During her collegiate career with the LSU Lady Tigers, the two-time All-American won the Naismith College Player of the Year, Wooden Award and Wade Trophy in 2005 and 2006 while leading the LSU to three straight Final Four appearances. The Lady Tigers however, never advanced beyond the semi-final round. She averaged 19.3 points, 5.2 rebounds and 2 assists per game in her collegiate career. During her final year, she won the Lowe's Senior CLASS Award, recognizing her as the nation's top senior women's basketball player. Augustus graduated from Louisiana State University in 2006. Her uniform number (33) was retired by LSU on January 9, 2010, making her the first female athlete in school history to receive that honor. In January 2023, she became the first female athlete in school history to have a statue of her on the school campus; that statue is in front of the school’s basketball training center next to statues of Bob Pettit, Shaquille O'Neal, and Pete Maravich, who also played for LSU.

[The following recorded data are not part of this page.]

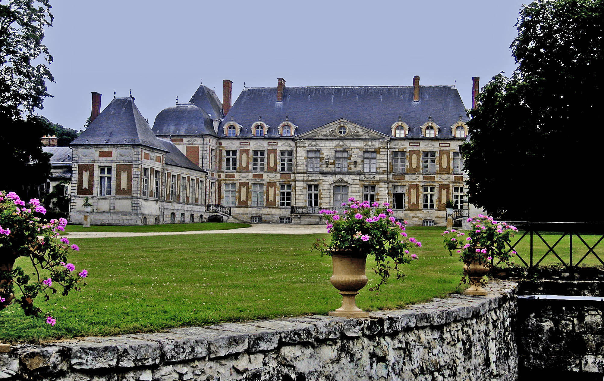 This building is en partie classé, en partie inscrit au titre des Monuments Historiques. .
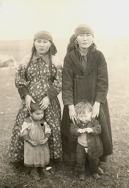 Фото, сделанное С.Д. Майнагашевым
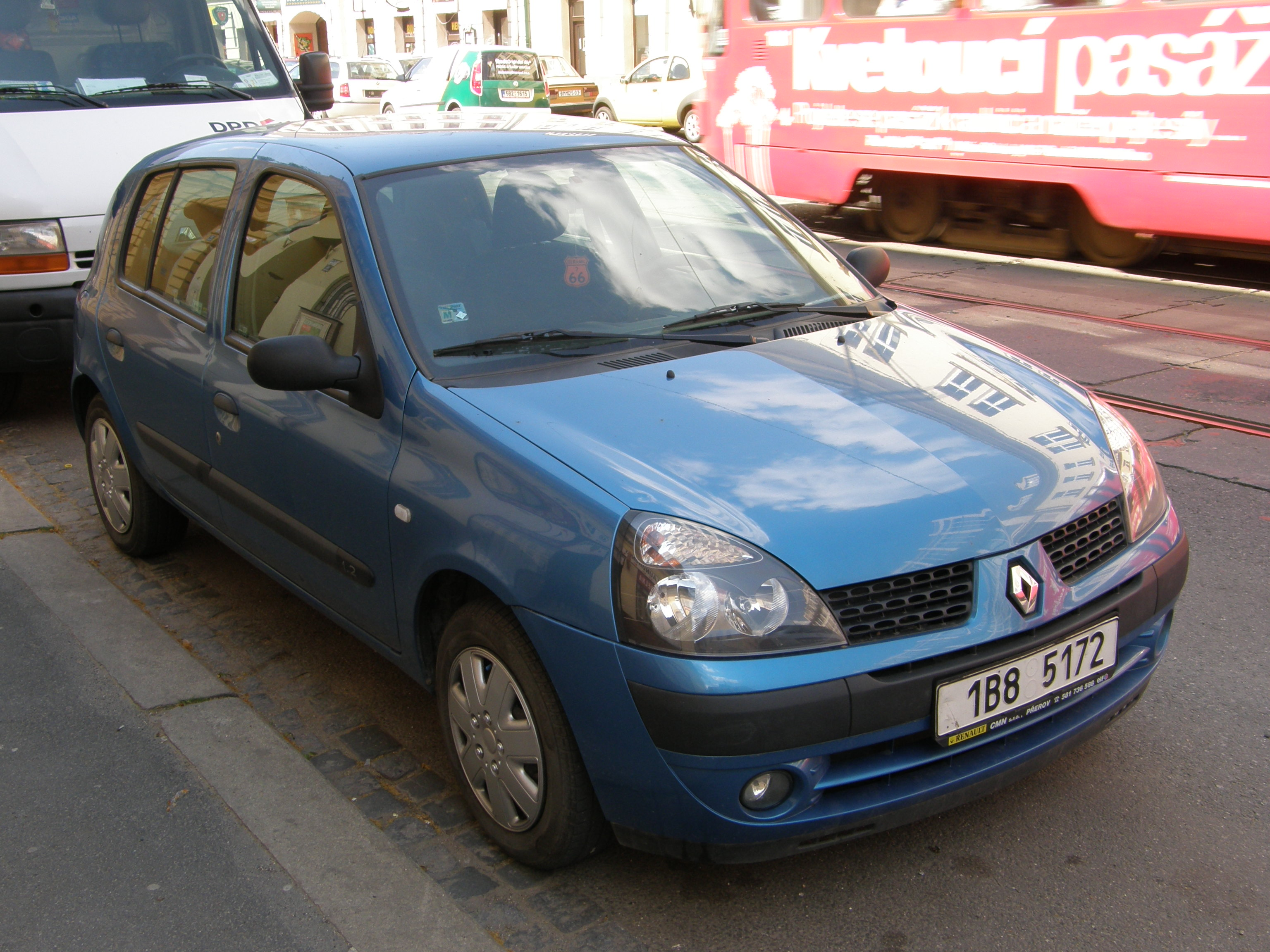 Renault Clio
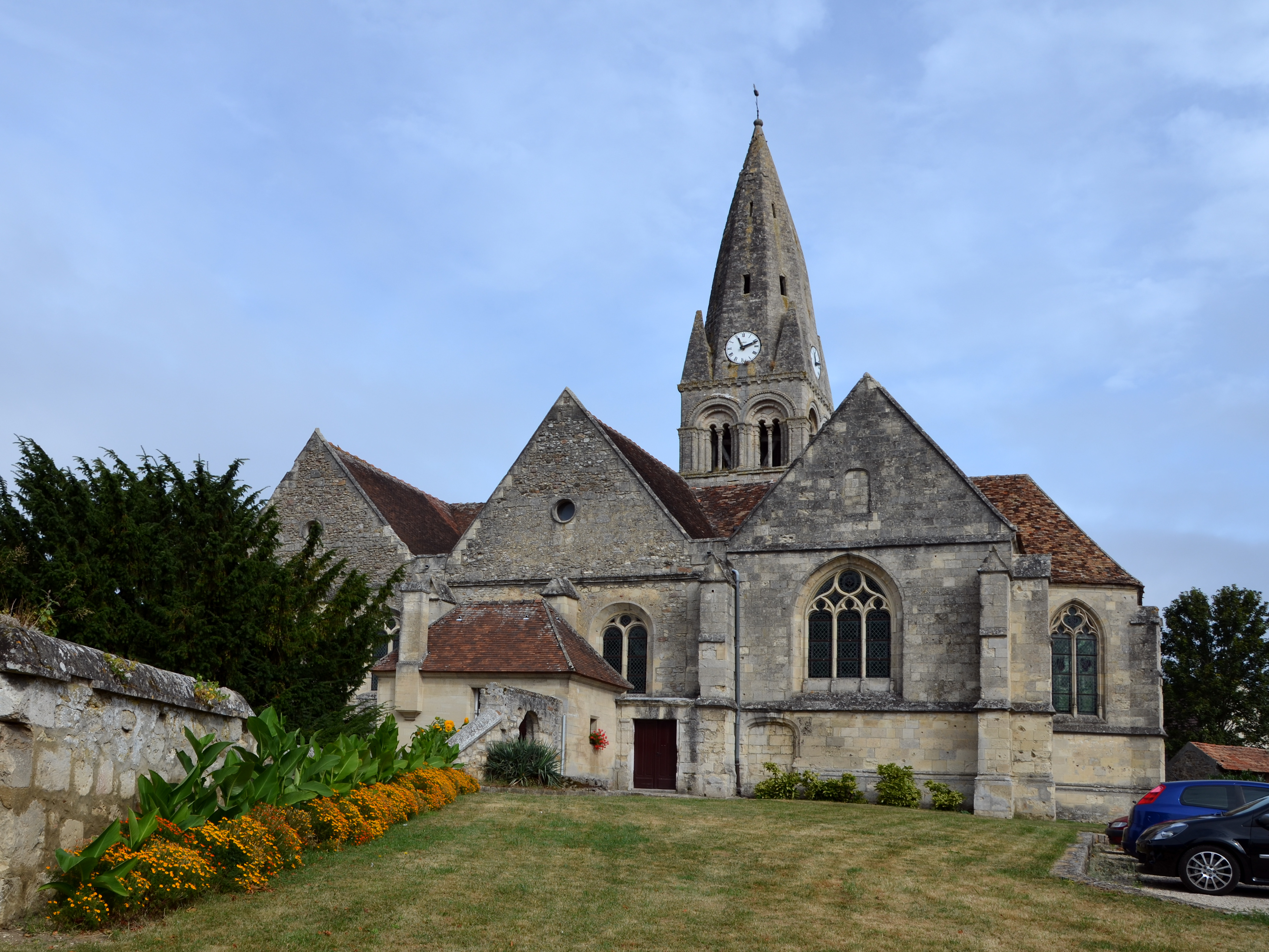 Église Ste Geneviève à Marolles, Oise, Picardie, France
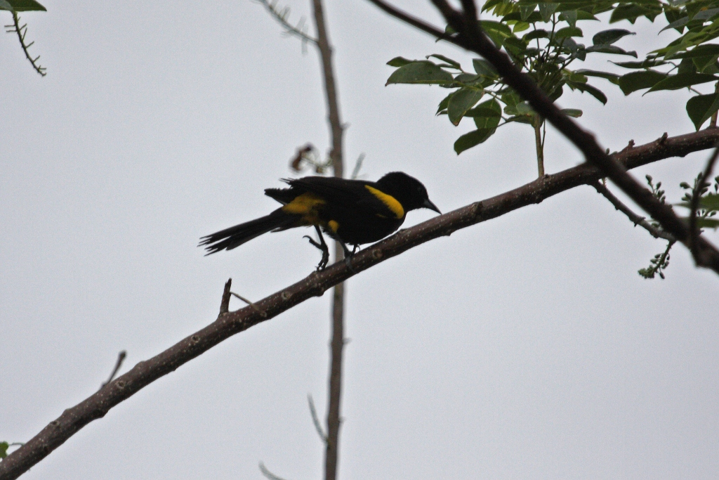 Alejandro de Humboldt National Park.
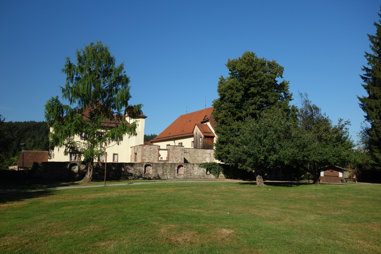 Schlossgarten Neuenbürg
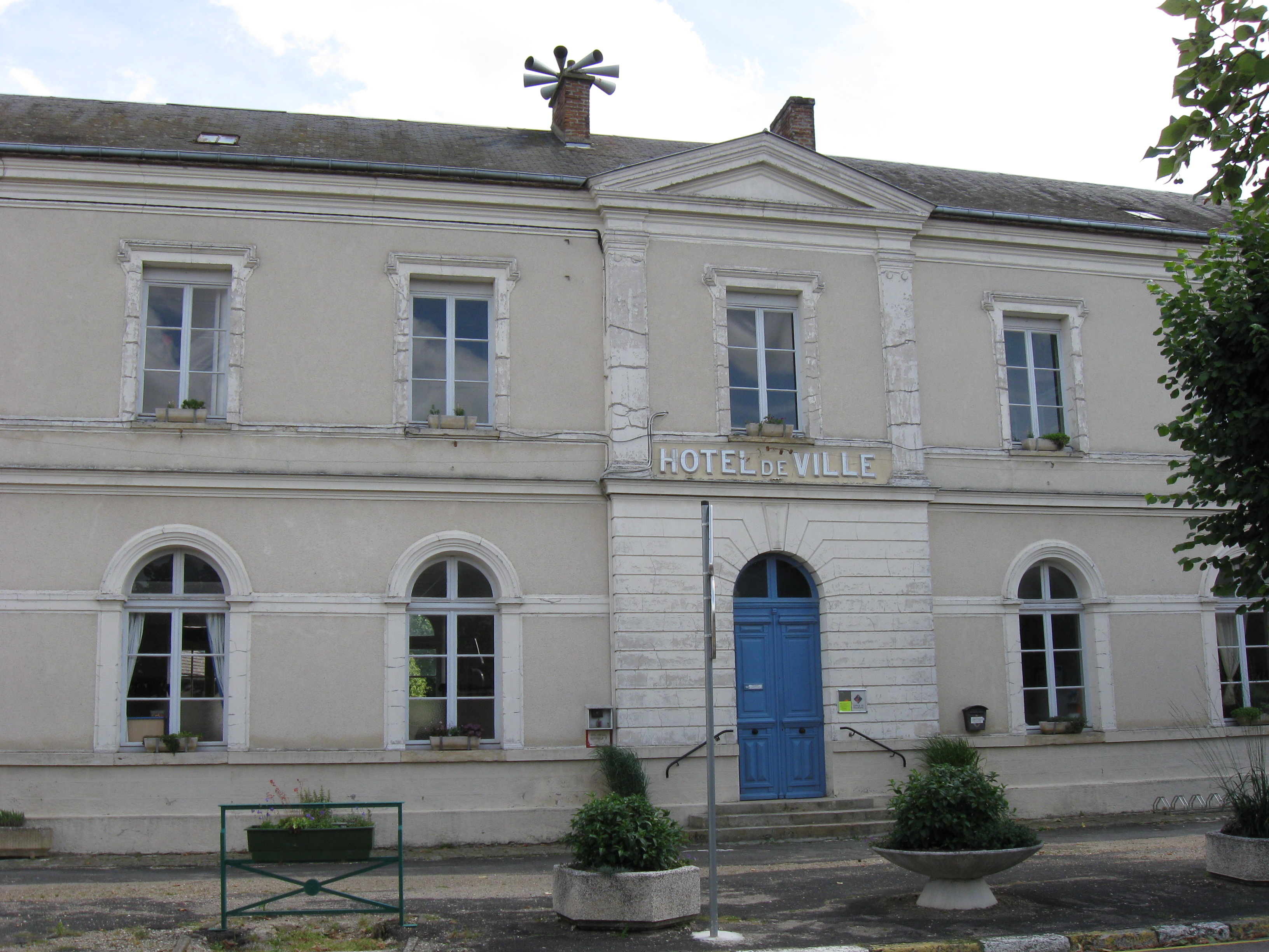 La mairie de Beaumont-du-Gâtinais. (département de la Seine-et-Marne, région Île-de-France).
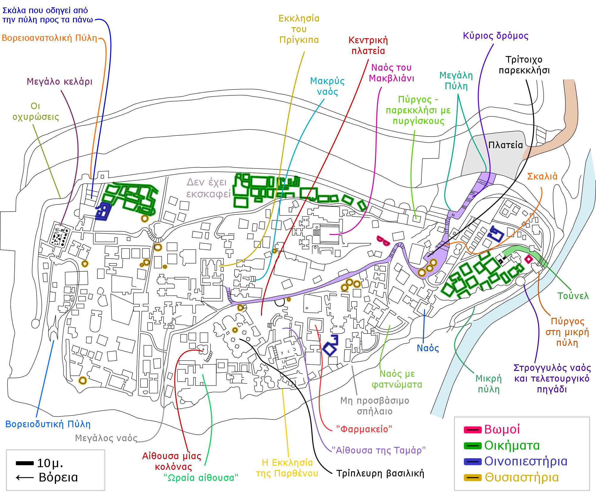 Μετάφραση του File:Uplistsikhe en.svg
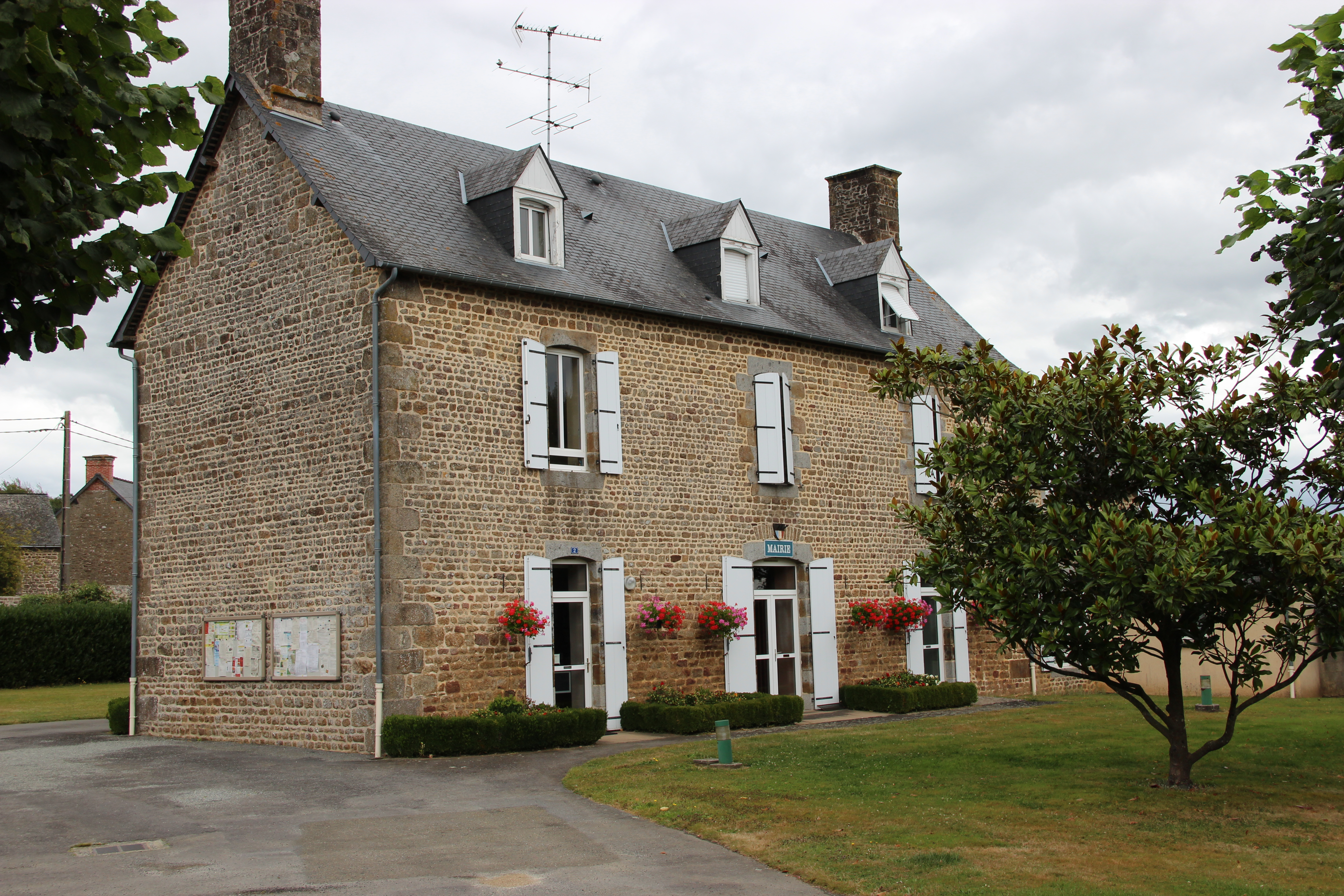 Mairie de La Pellerine.
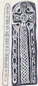 image

Augustus also played with future WNBA teammate Sylvia Fowles during her collegiate career at LSU.

==WNBA career==
===2006–2008: Personal success, team failure===
Augustus was drafted No. 1 overall in 2006 WNBA draft by the Minnesota Lynx. Selected as a reserve for the 2006 WNBA All Star Game at Madison Square Garden, Augustus led the West squad with 16 points and won the Skills Competition the previous evening.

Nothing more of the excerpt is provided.